How far do we expect HSDS resources to be standalone and re-usable?

At Open Data Services we work on a number of standards, such as 360Giving and Open Contracting

Most standards that we work on try to hold to the principle that the standard can, in principle, operate separately from the organisation or community that has created it. This has partly been a defensive measure - most of those organisations started life with limited financial means - and has partly been to avoid lock-in, in the spirit of true Open-ness.

An effect of that has been that we’ve tried to make sure that anything that we create can be used entirely independently: our go-to schema language is JSON Schema, which can be validated using almost any programming language you’re likely to see, and when we need to introduce new features that JSON Schema doesn’t support, we patch the meta-schema.

As a result, you can take the schema and your data, run it through your preferred JSON Schema validation tool, and get basically the same results as the “official” validator. You’ve also got documentation of all the non-standard things, that you can extend your validator to support.

Although the OR-UK validator is well-documented (and maybe open-source?), it doesn’t give me anything that I can just plug into - for example - my CI system to make sure that my pull request doesn’t break the feed’s compliance with OR-UK. Even if I run it myself, I still have to maintain it - and it might not be in a language that I understand.
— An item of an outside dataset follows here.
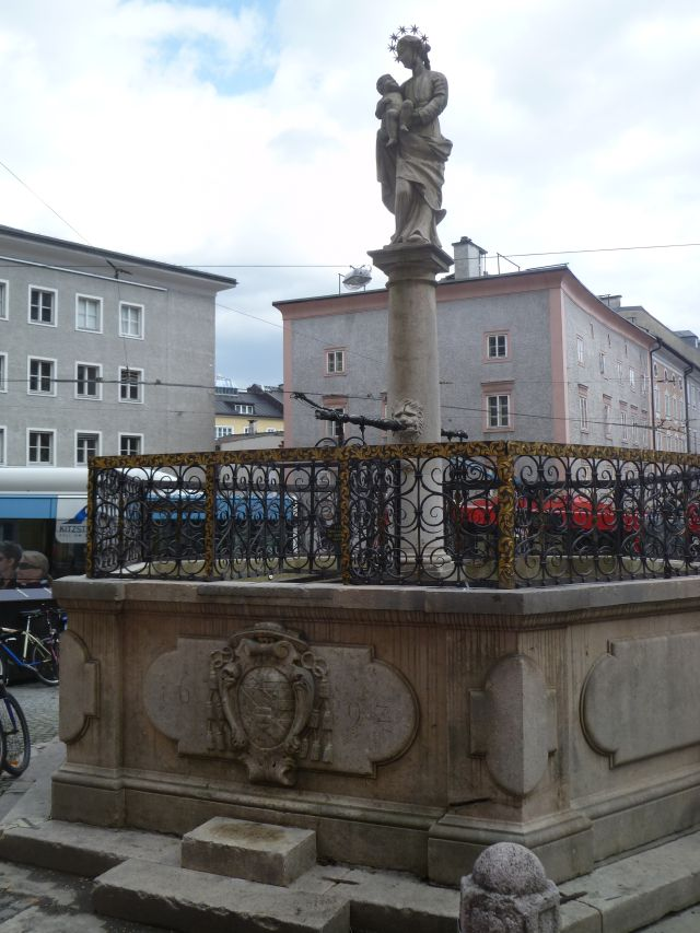 Marienbrunnen

This approach does introduce new constraints, however: we have to be much clearer on what is considered “correct”, and resolve any ambiguity early on. This is often welcome, but does make making changes harder. It also means that we’re limited by our chosen schema language: some of our standards still use JSON Schema DRAFT-4, which doesn’t have a date type, and means that there’s a horrible regex for one field.

So my question for the OR community is this: how much does this matter? Do we want to have this sort of portability? Is it worth the cost?

1 Like

Good questions and I hope others will respond.

The ORUK validator is open source with code here. The checks it performs are documented here.

My views are:

  • The core HSDS and any application profile derived from it should be in the tabular data format, so it can be validated with any generic validation tool

  • Open Referral should provide an online validator that checks an open API endpoint for validity against a given HSDS version and application profile (these might be identified in the API feed itself) as defined by the tabular data format. I think this is essential rather than relying on people to run their own validators. Such a validator may add extra checks such as whether particular query parameters are supported and how rich the data is.